» **DATA EXCERPTS**:
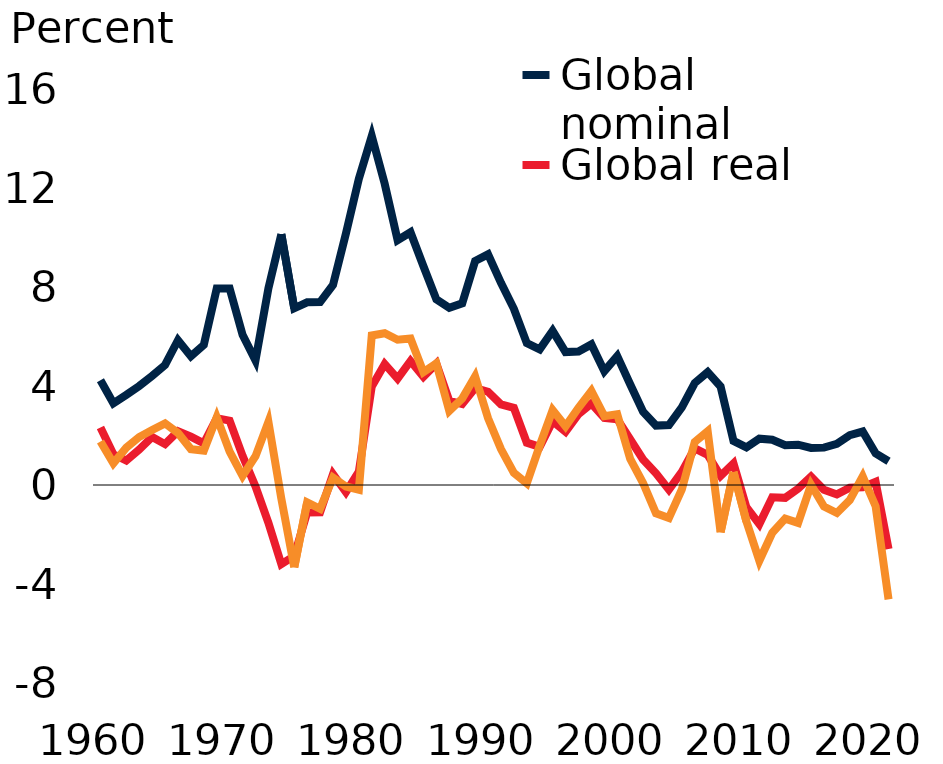
| Category | Global nominal | Global real | U.S. real |
|---|---|---|---|
| 1960.0 | 4.23 | 2.32 | 1.76 |
| 1961.0 | 3.3 | 1.24 | 0.88 |
| 1962.0 | 3.64 | 0.99 | 1.51 |
| 1963.0 | 4 | 1.43 | 1.94 |
| 1964.0 | 4.41 | 1.94 | 2.22 |
| 1965.0 | 4.85 | 1.65 | 2.49 |
| 1966.0 | 5.85 | 2.17 | 2.1 |
| 1967.0 | 5.2 | 1.95 | 1.45 |
| 1968.0 | 5.66 | 1.68 | 1.39 |
| 1969.0 | 7.94 | 2.7 | 2.74 |
| 1970.0 | 7.94 | 2.6 | 1.35 |
| 1971.0 | 6.07 | 1.18 | 0.37 |
| 1972.0 | 5.03 | -0.06 | 1.16 |
| 1973.0 | 7.95 | -1.53 | 2.55 |
| 1974.0 | 10.13 | -3.2 | -0.55 |
| 1975.0 | 7.14 | -2.87 | -3.32 |
| 1976.0 | 7.38 | -1.11 | -0.7 |
| 1977.0 | 7.39 | -1.1 | -0.96 |
| 1978.0 | 8.08 | 0.44 | 0.3 |
| 1979.0 | 10.16 | -0.29 | -0.06 |
| 1980.0 | 12.37 | 0.54 | -0.19 |
| 1981.0 | 14.1 | 3.98 | 6.04 |
| 1982.0 | 12.17 | 4.89 | 6.13 |
| 1983.0 | 9.89 | 4.3 | 5.87 |
| 1984.0 | 10.21 | 5.01 | 5.92 |
| 1985.0 | 8.84 | 4.37 | 4.56 |
| 1986.0 | 7.5 | 4.9 | 4.91 |
| 1987.0 | 7.16 | 3.4 | 2.99 |
| 1988.0 | 7.34 | 3.27 | 3.49 |
| 1989.0 | 9.05 | 3.92 | 4.39 |
| 1990.0 | 9.32 | 3.77 | 2.7 |
| 1991.0 | 8.17 | 3.26 | 1.45 |
| 1992.0 | 7.12 | 3.12 | 0.49 |
| 1993.0 | 5.73 | 1.71 | 0.07 |
| 1994.0 | 5.48 | 1.54 | 1.59 |
| 1995.0 | 6.23 | 2.58 | 3.03 |
| 1996.0 | 5.37 | 2.15 | 2.37 |
| 1997.0 | 5.39 | 2.86 | 3.12 |
| 1998.0 | 5.68 | 3.29 | 3.8 |
| 1999.0 | 4.6 | 2.71 | 2.78 |
| 2000.0 | 5.21 | 2.66 | 2.86 |
| 2001.0 | 4.07 | 1.85 | 1.06 |
| 2002.0 | 2.96 | 1.03 | 0.08 |
| 2003.0 | 2.4 | 0.47 | -1.14 |
| 2004.0 | 2.42 | -0.19 | -1.33 |
| 2005.0 | 3.14 | 0.53 | -0.18 |
| 2006.0 | 4.12 | 1.48 | 1.74 |
| 2007.0 | 4.56 | 1.22 | 2.17 |
| 2008.0 | 3.98 | 0.37 | -1.91 |
| 2009.0 | 1.78 | 0.87 | 0.52 |
| 2010.0 | 1.52 | -0.9 | -1.47 |
| 2011.0 | 1.87 | -1.58 | -3.06 |
| 2012.0 | 1.83 | -0.5 | -1.93 |
| 2013.0 | 1.61 | -0.52 | -1.36 |
| 2014.0 | 1.63 | -0.15 | -1.53 |
| 2015.0 | 1.5 | 0.34 | 0.01 |
| 2016.0 | 1.51 | -0.19 | -0.87 |
| 2017.0 | 1.66 | -0.38 | -1.13 |
| 2018.0 | 2.01 | -0.11 | -0.61 |
| 2019.0 | 2.16 | -0.09 | 0.35 |
| 2020.0 | 1.28 | 0.13 | -0.86 |
| 2021.0 | 0.96 | -2.59 | -4.62 |
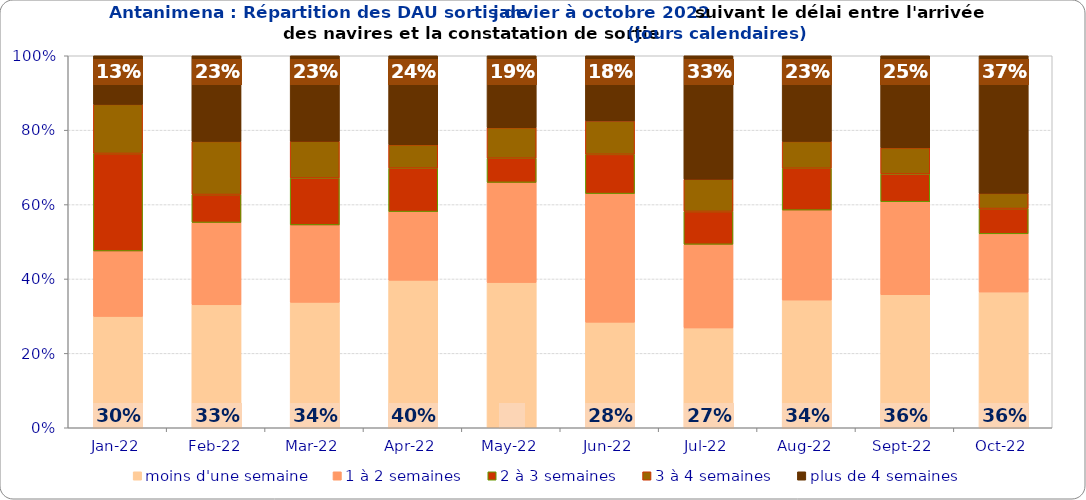
| Category | moins d'une semaine | 1 à 2 semaines | 2 à 3 semaines | 3 à 4 semaines | plus de 4 semaines |
|---|---|---|---|---|---|
| 2022-01-01 | 0.299 | 0.176 | 0.262 | 0.132 | 0.131 |
| 2022-02-01 | 0.331 | 0.221 | 0.075 | 0.143 | 0.23 |
| 2022-03-01 | 0.337 | 0.208 | 0.126 | 0.099 | 0.23 |
| 2022-04-01 | 0.396 | 0.185 | 0.117 | 0.063 | 0.239 |
| 2022-05-01 | 0.39 | 0.269 | 0.065 | 0.082 | 0.193 |
| 2022-06-01 | 0.284 | 0.346 | 0.106 | 0.09 | 0.175 |
| 2022-07-01 | 0.268 | 0.225 | 0.088 | 0.087 | 0.332 |
| 2022-08-01 | 0.343 | 0.242 | 0.112 | 0.072 | 0.23 |
| 2022-09-01 | 0.357 | 0.25 | 0.075 | 0.07 | 0.247 |
| 2022-10-01 | 0.365 | 0.156 | 0.068 | 0.041 | 0.37 |

» **PROBLEM STATEMENT**:
Only the words belong in your copy: restate the data above exactly and leave the images out.

» **TASK OUTPUT**:
| Category | Global nominal | Global real | U.S. real |
|---|---|---|---|
| 1960.0 | 4.23 | 2.32 | 1.76 |
| 1961.0 | 3.3 | 1.24 | 0.88 |
| 1962.0 | 3.64 | 0.99 | 1.51 |
| 1963.0 | 4 | 1.43 | 1.94 |
| 1964.0 | 4.41 | 1.94 | 2.22 |
| 1965.0 | 4.85 | 1.65 | 2.49 |
| 1966.0 | 5.85 | 2.17 | 2.1 |
| 1967.0 | 5.2 | 1.95 | 1.45 |
| 1968.0 | 5.66 | 1.68 | 1.39 |
| 1969.0 | 7.94 | 2.7 | 2.74 |
| 1970.0 | 7.94 | 2.6 | 1.35 |
| 1971.0 | 6.07 | 1.18 | 0.37 |
| 1972.0 | 5.03 | -0.06 | 1.16 |
| 1973.0 | 7.95 | -1.53 | 2.55 |
| 1974.0 | 10.13 | -3.2 | -0.55 |
| 1975.0 | 7.14 | -2.87 | -3.32 |
| 1976.0 | 7.38 | -1.11 | -0.7 |
| 1977.0 | 7.39 | -1.1 | -0.96 |
| 1978.0 | 8.08 | 0.44 | 0.3 |
| 1979.0 | 10.16 | -0.29 | -0.06 |
| 1980.0 | 12.37 | 0.54 | -0.19 |
| 1981.0 | 14.1 | 3.98 | 6.04 |
| 1982.0 | 12.17 | 4.89 | 6.13 |
| 1983.0 | 9.89 | 4.3 | 5.87 |
| 1984.0 | 10.21 | 5.01 | 5.92 |
| 1985.0 | 8.84 | 4.37 | 4.56 |
| 1986.0 | 7.5 | 4.9 | 4.91 |
| 1987.0 | 7.16 | 3.4 | 2.99 |
| 1988.0 | 7.34 | 3.27 | 3.49 |
| 1989.0 | 9.05 | 3.92 | 4.39 |
| 1990.0 | 9.32 | 3.77 | 2.7 |
| 1991.0 | 8.17 | 3.26 | 1.45 |
| 1992.0 | 7.12 | 3.12 | 0.49 |
| 1993.0 | 5.73 | 1.71 | 0.07 |
| 1994.0 | 5.48 | 1.54 | 1.59 |
| 1995.0 | 6.23 | 2.58 | 3.03 |
| 1996.0 | 5.37 | 2.15 | 2.37 |
| 1997.0 | 5.39 | 2.86 | 3.12 |
| 1998.0 | 5.68 | 3.29 | 3.8 |
| 1999.0 | 4.6 | 2.71 | 2.78 |
| 2000.0 | 5.21 | 2.66 | 2.86 |
| 2001.0 | 4.07 | 1.85 | 1.06 |
| 2002.0 | 2.96 | 1.03 | 0.08 |
| 2003.0 | 2.4 | 0.47 | -1.14 |
| 2004.0 | 2.42 | -0.19 | -1.33 |
| 2005.0 | 3.14 | 0.53 | -0.18 |
| 2006.0 | 4.12 | 1.48 | 1.74 |
| 2007.0 | 4.56 | 1.22 | 2.17 |
| 2008.0 | 3.98 | 0.37 | -1.91 |
| 2009.0 | 1.78 | 0.87 | 0.52 |
| 2010.0 | 1.52 | -0.9 | -1.47 |
| 2011.0 | 1.87 | -1.58 | -3.06 |
| 2012.0 | 1.83 | -0.5 | -1.93 |
| 2013.0 | 1.61 | -0.52 | -1.36 |
| 2014.0 | 1.63 | -0.15 | -1.53 |
| 2015.0 | 1.5 | 0.34 | 0.01 |
| 2016.0 | 1.51 | -0.19 | -0.87 |
| 2017.0 | 1.66 | -0.38 | -1.13 |
| 2018.0 | 2.01 | -0.11 | -0.61 |
| 2019.0 | 2.16 | -0.09 | 0.35 |
| 2020.0 | 1.28 | 0.13 | -0.86 |
| 2021.0 | 0.96 | -2.59 | -4.62 |
| Category | moins d'une semaine | 1 à 2 semaines | 2 à 3 semaines | 3 à 4 semaines | plus de 4 semaines |
|---|---|---|---|---|---|
| 2022-01-01 | 0.299 | 0.176 | 0.262 | 0.132 | 0.131 |
| 2022-02-01 | 0.331 | 0.221 | 0.075 | 0.143 | 0.23 |
| 2022-03-01 | 0.337 | 0.208 | 0.126 | 0.099 | 0.23 |
| 2022-04-01 | 0.396 | 0.185 | 0.117 | 0.063 | 0.239 |
| 2022-05-01 | 0.39 | 0.269 | 0.065 | 0.082 | 0.193 |
| 2022-06-01 | 0.284 | 0.346 | 0.106 | 0.09 | 0.175 |
| 2022-07-01 | 0.268 | 0.225 | 0.088 | 0.087 | 0.332 |
| 2022-08-01 | 0.343 | 0.242 | 0.112 | 0.072 | 0.23 |
| 2022-09-01 | 0.357 | 0.25 | 0.075 | 0.07 | 0.247 |
| 2022-10-01 | 0.365 | 0.156 | 0.068 | 0.041 | 0.37 |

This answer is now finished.